By CHRISTINE S. DIAMOND
The Lufkin Daily News
Saturday, October 28, 2006
A federal judge this week sent applications to drill for oil and gas beneath the Big Thicket National Preserve back to the National Park Service for further environmental assessments.
The park service only owns Big Thicket's surface lands — not the underground mineral rights to the estimated 1.21 million barrels of oil, 70.11 billion cubic feet of natural gas and 1.02 million barrels of natural gas liquids. Between 1999-2004, the service approved 19 directionally-drilled wells, and it anticipates another 29 such wells being drilled during the next 20 years, according to court documents.
"The Big Thicket has more gas and oil activity than just about any other park in the service," said Brandt Mannchen, chairman of the Big Thicket Committee of Sierra Club's Lone Star Chapter. The National Environmental Protection Act requires a detailed analysis "and NPS is not doing that," he said.
Federal Judge John D. Bates ordered the park service, which regulates private drilling on park service land, to fulfill requirements of the Act and other federal laws before reapproving applications to drill from locations 100 to 500 feet outside the preserve boundaries for: Comstock Collins No. 3 and Comstock Black Stone wells, beneath the preserve's Big Sandy Creek Unit; and the Union Gas Operating Co.'s wells, beneath the preserve's Neches Bottom/Jack Gore Baygall Unit.

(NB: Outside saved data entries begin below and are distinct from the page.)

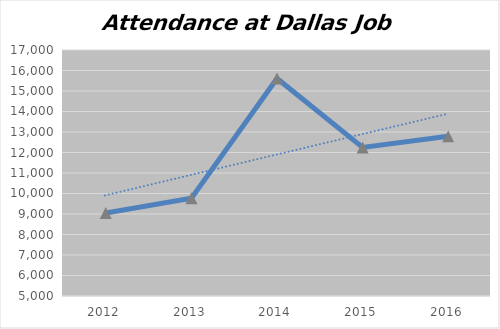
| Category | Dallas |
|---|---|
| 2012 | 9049 |
| 2013 | 9774 |
| 2014 | 15613 |
| 2015 | 12245 |
| 2016 | 12788 |

Contrary to the Sierra Club's allegations, Bates said, "Administrative records demonstrate ... NPS did consider impacts on the Big Thicket National Preserve from surface drilling activities outside the preserve pursuant to its obligations under the Organic Act and NEPA."
The NPS Organic Act of 1916 mandates that the park service "conserve the scenery and the natural and historic objects and the wildlife therein, and to provide for the enjoyment of the same in such manner and by such means as will leave them unimpaired for the enjoyment of future generations," Bates ruled.
However, Bates agreed, the park service's ultimate conclusions for approving the proposed drilling weren't supported by their findings under the National Environmental Protection Act.
"That the drilling activities would not result in impairment of park resources and values ... or a significant impact on the human environment ... are not supported ...," Bates wrote.
Bates, who noted the parks service's frequent dismissal of impacts from pollution and disruption during construction activity, ordered the service to specifically identify possible impacts that drilling the wells could have on nearby water sources and the preserve.
The judge also did not agree with the park service's conclusion that increased noise levels over the next 10 years would ne negligible and localized, considering that the 40- to 90-decibel drilling rigs, extending up to 1,500 feet high, would drive wildlife from its habitat and interfere with the visitor's experience.